--- Aim of the task ---
Without the pictures, repeat all of the data exactly as it appears below.

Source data

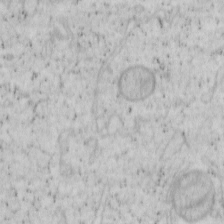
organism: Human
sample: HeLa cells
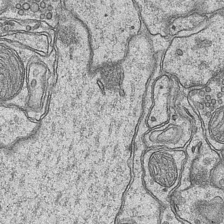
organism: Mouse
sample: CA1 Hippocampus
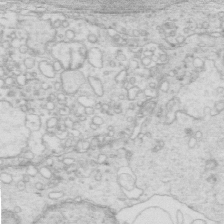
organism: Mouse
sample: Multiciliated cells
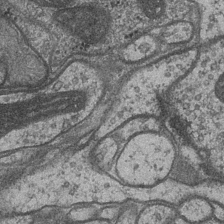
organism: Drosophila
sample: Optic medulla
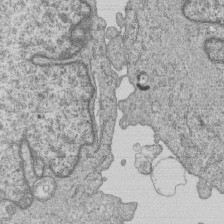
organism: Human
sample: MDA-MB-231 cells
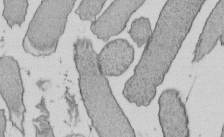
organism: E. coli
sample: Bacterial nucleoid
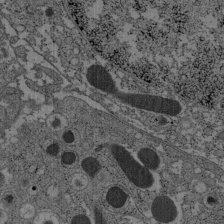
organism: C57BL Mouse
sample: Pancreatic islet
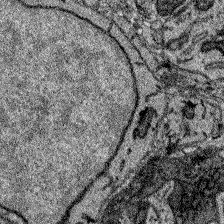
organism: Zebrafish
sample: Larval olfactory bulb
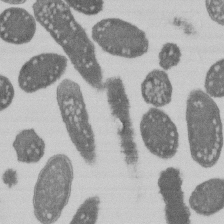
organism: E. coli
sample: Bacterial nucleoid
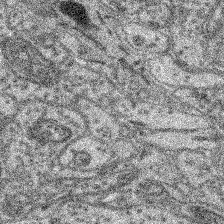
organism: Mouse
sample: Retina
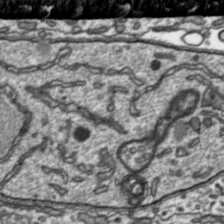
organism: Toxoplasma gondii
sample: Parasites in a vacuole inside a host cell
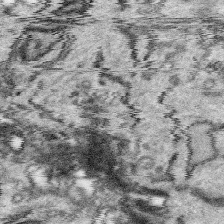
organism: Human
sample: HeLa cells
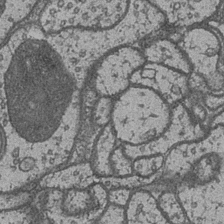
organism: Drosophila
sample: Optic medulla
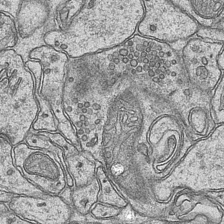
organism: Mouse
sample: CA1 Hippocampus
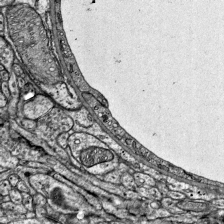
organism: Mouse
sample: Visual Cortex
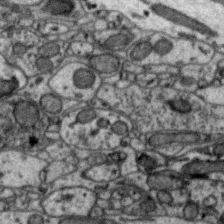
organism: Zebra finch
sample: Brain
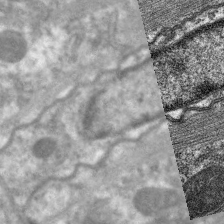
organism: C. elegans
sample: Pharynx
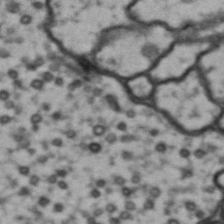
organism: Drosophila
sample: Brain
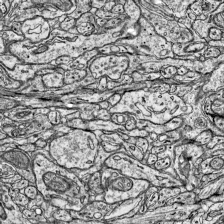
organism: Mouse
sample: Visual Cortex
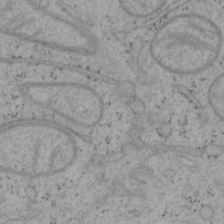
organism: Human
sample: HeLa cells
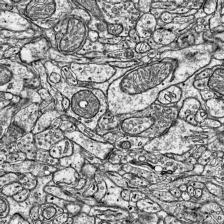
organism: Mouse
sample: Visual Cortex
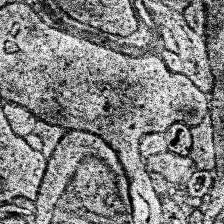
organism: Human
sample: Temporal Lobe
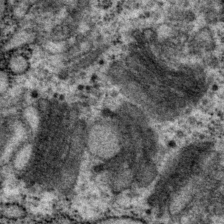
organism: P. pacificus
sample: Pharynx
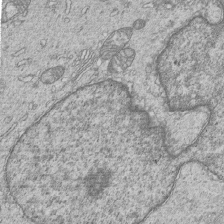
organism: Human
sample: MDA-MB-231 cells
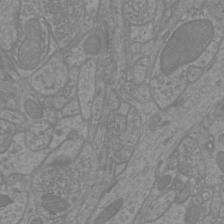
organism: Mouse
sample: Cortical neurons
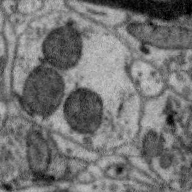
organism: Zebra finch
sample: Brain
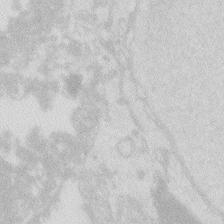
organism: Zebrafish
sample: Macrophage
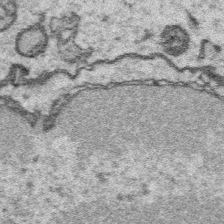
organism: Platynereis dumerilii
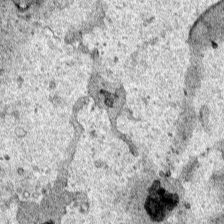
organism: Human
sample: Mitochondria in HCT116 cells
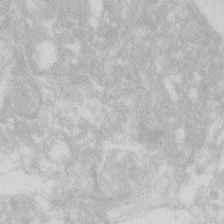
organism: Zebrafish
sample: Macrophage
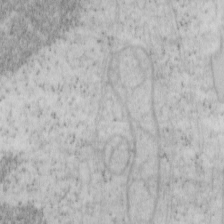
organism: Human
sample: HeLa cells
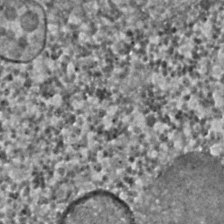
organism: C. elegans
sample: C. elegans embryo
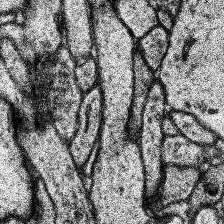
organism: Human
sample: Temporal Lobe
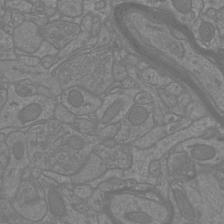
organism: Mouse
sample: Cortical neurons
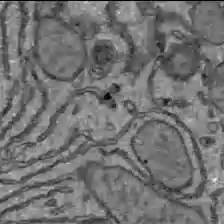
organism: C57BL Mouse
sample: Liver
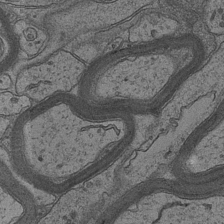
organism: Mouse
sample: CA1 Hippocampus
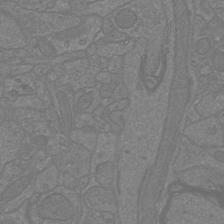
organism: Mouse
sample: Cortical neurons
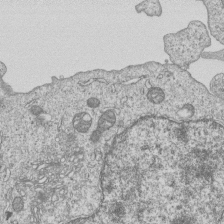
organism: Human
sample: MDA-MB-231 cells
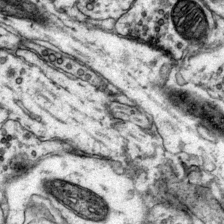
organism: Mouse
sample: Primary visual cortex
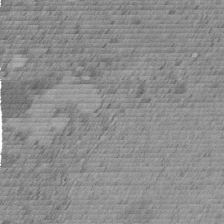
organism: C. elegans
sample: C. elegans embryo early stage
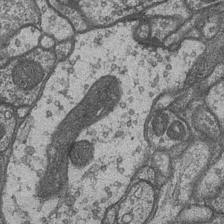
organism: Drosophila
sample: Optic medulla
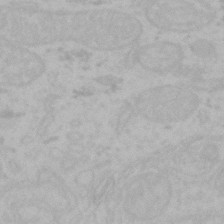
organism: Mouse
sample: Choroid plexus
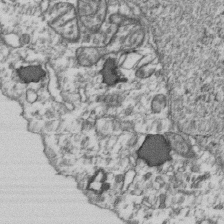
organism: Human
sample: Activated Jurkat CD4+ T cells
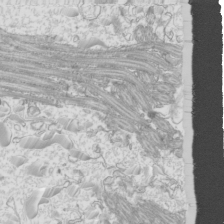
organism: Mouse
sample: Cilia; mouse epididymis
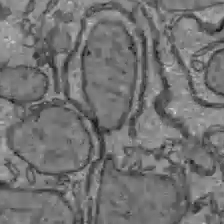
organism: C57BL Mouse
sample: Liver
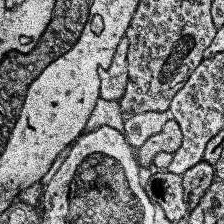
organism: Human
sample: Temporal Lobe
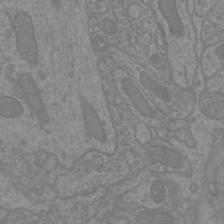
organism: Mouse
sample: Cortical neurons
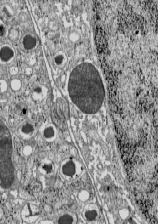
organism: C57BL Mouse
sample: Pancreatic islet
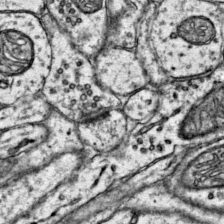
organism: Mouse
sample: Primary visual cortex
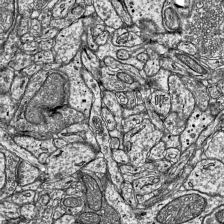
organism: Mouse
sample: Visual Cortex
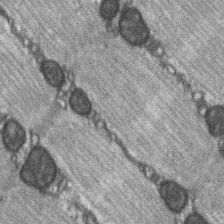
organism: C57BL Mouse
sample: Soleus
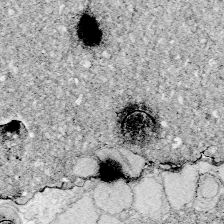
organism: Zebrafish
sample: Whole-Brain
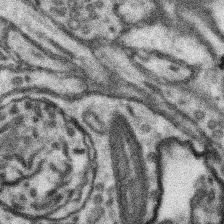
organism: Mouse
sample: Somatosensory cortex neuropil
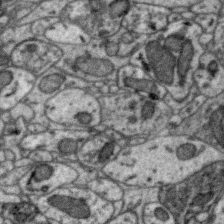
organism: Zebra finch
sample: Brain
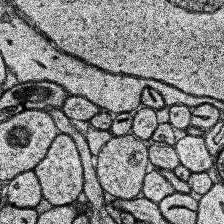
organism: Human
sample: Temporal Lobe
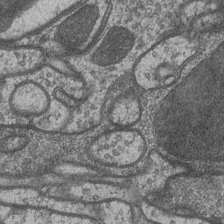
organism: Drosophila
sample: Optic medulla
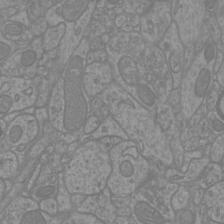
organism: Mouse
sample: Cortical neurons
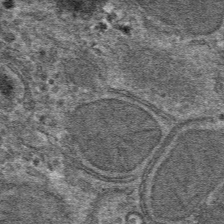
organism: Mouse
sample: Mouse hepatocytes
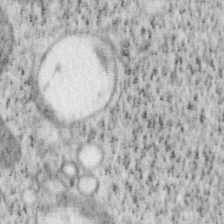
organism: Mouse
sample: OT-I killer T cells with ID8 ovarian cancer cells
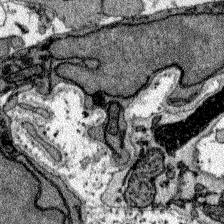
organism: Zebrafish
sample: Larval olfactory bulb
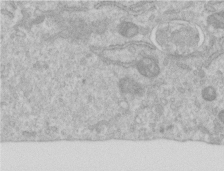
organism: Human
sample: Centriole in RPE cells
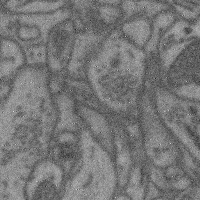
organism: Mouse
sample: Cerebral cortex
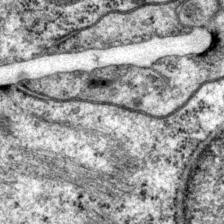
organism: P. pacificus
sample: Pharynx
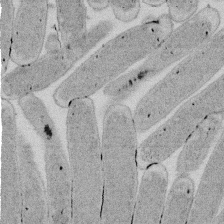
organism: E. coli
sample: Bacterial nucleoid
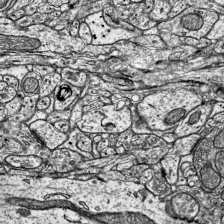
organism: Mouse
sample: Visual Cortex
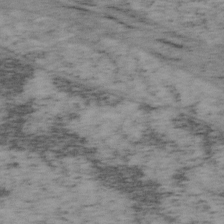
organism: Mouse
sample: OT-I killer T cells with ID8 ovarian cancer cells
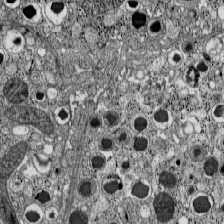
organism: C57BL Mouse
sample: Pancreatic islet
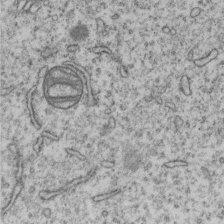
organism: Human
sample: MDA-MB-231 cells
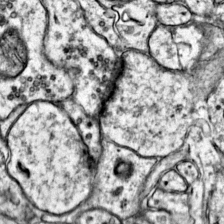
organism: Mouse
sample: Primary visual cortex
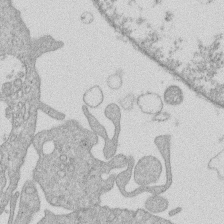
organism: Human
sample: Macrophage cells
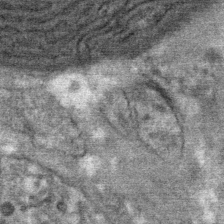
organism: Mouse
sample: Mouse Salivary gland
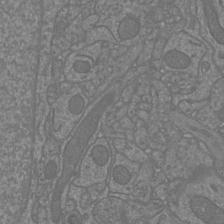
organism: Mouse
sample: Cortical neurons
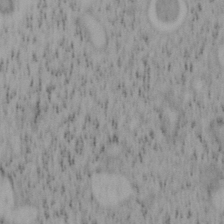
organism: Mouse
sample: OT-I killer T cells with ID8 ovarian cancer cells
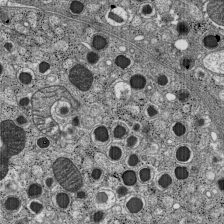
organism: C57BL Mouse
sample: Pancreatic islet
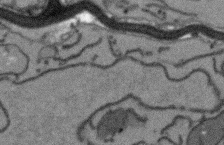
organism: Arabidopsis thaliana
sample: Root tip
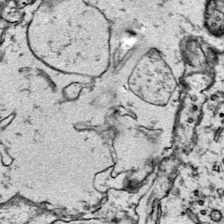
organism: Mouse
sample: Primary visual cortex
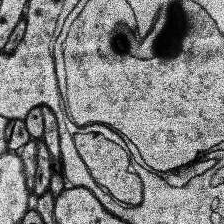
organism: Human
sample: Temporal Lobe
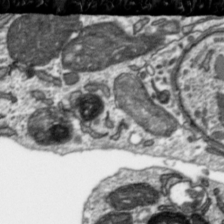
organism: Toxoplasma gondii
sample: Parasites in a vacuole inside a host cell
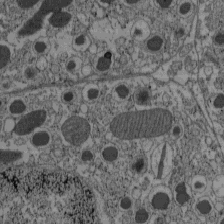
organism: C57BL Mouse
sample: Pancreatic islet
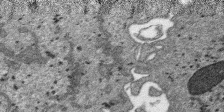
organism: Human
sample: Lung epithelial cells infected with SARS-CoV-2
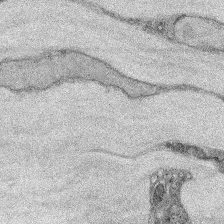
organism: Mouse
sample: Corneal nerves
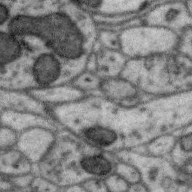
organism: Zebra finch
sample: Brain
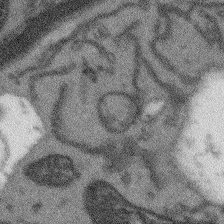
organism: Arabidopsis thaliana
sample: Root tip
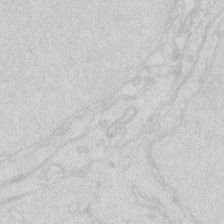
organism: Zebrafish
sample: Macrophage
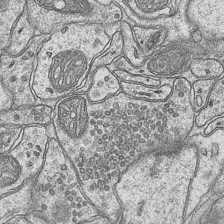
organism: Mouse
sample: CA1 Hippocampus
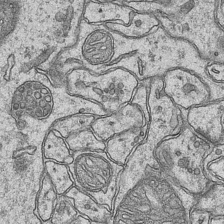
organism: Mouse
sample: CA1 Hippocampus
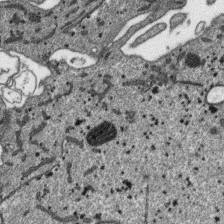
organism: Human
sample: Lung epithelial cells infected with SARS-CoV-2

--- Exercise solution ---
organism: Human
sample: HeLa cells
organism: Mouse
sample: CA1 Hippocampus
organism: Mouse
sample: Multiciliated cells
organism: Drosophila
sample: Optic medulla
organism: Human
sample: MDA-MB-231 cells
organism: E. coli
sample: Bacterial nucleoid
organism: C57BL Mouse
sample: Pancreatic islet
organism: Zebrafish
sample: Larval olfactory bulb
organism: E. coli
sample: Bacterial nucleoid
organism: Mouse
sample: Retina
organism: Toxoplasma gondii
sample: Parasites in a vacuole inside a host cell
organism: Human
sample: HeLa cells
organism: Drosophila
sample: Optic medulla
organism: Mouse
sample: CA1 Hippocampus
organism: Mouse
sample: Visual Cortex
organism: Zebra finch
sample: Brain
organism: C. elegans
sample: Pharynx
organism: Drosophila
sample: Brain
organism: Mouse
sample: Visual Cortex
organism: Human
sample: HeLa cells
organism: Mouse
sample: Visual Cortex
organism: Human
sample: Temporal Lobe
organism: P. pacificus
sample: Pharynx
organism: Human
sample: MDA-MB-231 cells
organism: Mouse
sample: Cortical neurons
organism: Zebra finch
sample: Brain
organism: Zebrafish
sample: Macrophage
organism: Platynereis dumerilii
organism: Human
sample: Mitochondria in HCT116 cells
organism: Zebrafish
sample: Macrophage
organism: Human
sample: HeLa cells
organism: C. elegans
sample: C. elegans embryo
organism: Human
sample: Temporal Lobe
organism: Mouse
sample: Cortical neurons
organism: C57BL Mouse
sample: Liver
organism: Mouse
sample: CA1 Hippocampus
organism: Mouse
sample: Cortical neurons
organism: Human
sample: MDA-MB-231 cells
organism: Mouse
sample: Primary visual cortex
organism: C. elegans
sample: C. elegans embryo early stage
organism: Drosophila
sample: Optic medulla
organism: Mouse
sample: Choroid plexus
organism: Human
sample: Activated Jurkat CD4+ T cells
organism: Mouse
sample: Cilia; mouse epididymis
organism: C57BL Mouse
sample: Liver
organism: Human
sample: Temporal Lobe
organism: Mouse
sample: Cortical neurons
organism: C57BL Mouse
sample: Pancreatic islet
organism: Mouse
sample: Primary visual cortex
organism: Mouse
sample: Visual Cortex
organism: C57BL Mouse
sample: Soleus
organism: Zebrafish
sample: Whole-Brain
organism: Mouse
sample: Somatosensory cortex neuropil
organism: Zebra finch
sample: Brain
organism: Human
sample: Temporal Lobe
organism: Drosophila
sample: Optic medulla
organism: Mouse
sample: Cortical neurons
organism: Mouse
sample: Mouse hepatocytes
organism: Mouse
sample: OT-I killer T cells with ID8 ovarian cancer cells
organism: Zebrafish
sample: Larval olfactory bulb
organism: Human
sample: Centriole in RPE cells
organism: Mouse
sample: Cerebral cortex
organism: P. pacificus
sample: Pharynx
organism: E. coli
sample: Bacterial nucleoid
organism: Mouse
sample: Visual Cortex
organism: Mouse
sample: OT-I killer T cells with ID8 ovarian cancer cells
organism: C57BL Mouse
sample: Pancreatic islet
organism: Human
sample: MDA-MB-231 cells
organism: Mouse
sample: Primary visual cortex
organism: Human
sample: Macrophage cells
organism: Mouse
sample: Mouse Salivary gland
organism: Mouse
sample: Cortical neurons
organism: Mouse
sample: OT-I killer T cells with ID8 ovarian cancer cells
organism: C57BL Mouse
sample: Pancreatic islet
organism: Arabidopsis thaliana
sample: Root tip
organism: Mouse
sample: Primary visual cortex
organism: Human
sample: Temporal Lobe
organism: Toxoplasma gondii
sample: Parasites in a vacuole inside a host cell
organism: C57BL Mouse
sample: Pancreatic islet
organism: Human
sample: Lung epithelial cells infected with SARS-CoV-2
organism: Mouse
sample: Corneal nerves
organism: Zebra finch
sample: Brain
organism: Arabidopsis thaliana
sample: Root tip
organism: Zebrafish
sample: Macrophage
organism: Mouse
sample: CA1 Hippocampus
organism: Mouse
sample: CA1 Hippocampus
organism: Human
sample: Lung epithelial cells infected with SARS-CoV-2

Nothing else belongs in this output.